Here is code I've tried it only works when you put jsontext[Nth].
select
value:ID::varchar as ID,
value:EEListID::varchar as EEListID,
value:caseTypeID::varchar as caseTypeID
from new_raw_json,
lateral flatten (input => jsontext[0]:content:EEList);
感谢任何帮助!
推荐答案
You can chain multiple lateral views using FLATTEN to continue exploding into nested structures (arrays within arrays).

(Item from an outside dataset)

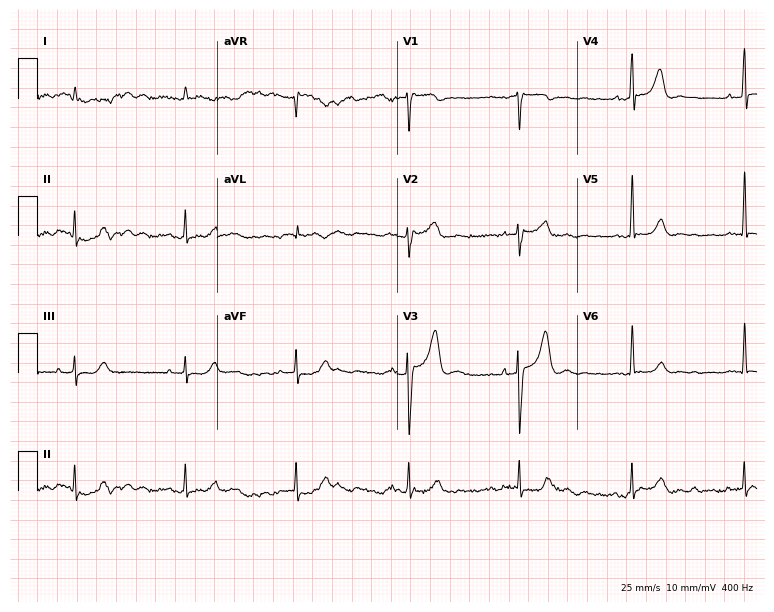
12-lead ECG from an 83-year-old male patient. No first-degree AV block, right bundle branch block (RBBB), left bundle branch block (LBBB), sinus bradycardia, atrial fibrillation (AF) or sinus tachycardia recorded for this tracing. Only these six findings were labelled.

可能会以这种方式出现明确定义的方法(此处仅投影了一些列以说明级别):
An explicitly defined approach may appear this way (only some columns are projected here, to illustrate levels):
SELECT
outer_object.value:caseTypeID AS caseTypeID,
outer_object.value:content.AccountID AS parentAccountID,
eelist_object.value:AccountID AS eeListAccountID,
allowance_object.value:AllowanceName
FROM
new_raw_json,
LATERAL FLATTEN (input => jsontext) outer_object,
LATERAL FLATTEN (input => outer_object.value:content.EEList) eelist_object,
LATERAL FLATTEN (input => eelist_object.value:AllowanceList) allowance_object;
请注意,这只会爆炸一个已标识的多值路径(List -> EEList -> AllowanceList
).从这个问题尚不清楚,是否必须分解所有路径(例如List -> EEList -> Addresses AND AllowanceList
),或者是否可以接受将某些路径存储为最终结果中的VARIANT
(或其他复杂形式)类型.
Note that this only explodes one identified multi-value path (List -> EEList -> AllowanceList
). It is unclear from the question if all the paths have to be exploded (such as List -> EEList -> Addresses AND AllowanceList
) or if it is acceptable to store some of them as VARIANT
(or other complex) type in the final result.
例如,如果需要为EEList
下Addresses
中每个Addresses
中列出的每个地址重复AllowanceList
值,则可以通过从两个爆炸性查询结果中执行JOIN
来实现(一个链接List -> Addresses
和另一个链接List -> EEList -> AllowanceList
的对象.)
For example, if there is a need to to duplicate AllowanceList
values for every listed address in Addresses
under EEList
, this could be achieved by performing a JOIN
from two exploding query results (one that chains List -> Addresses
and another that chains List -> EEList -> AllowanceList
).
这篇关于横向扁平化Snowpipe数据,包含数组和dict的混合的文章就介绍到这了,希望我们推荐的答案对大家有所帮助,也希望大家多多支持IT屋!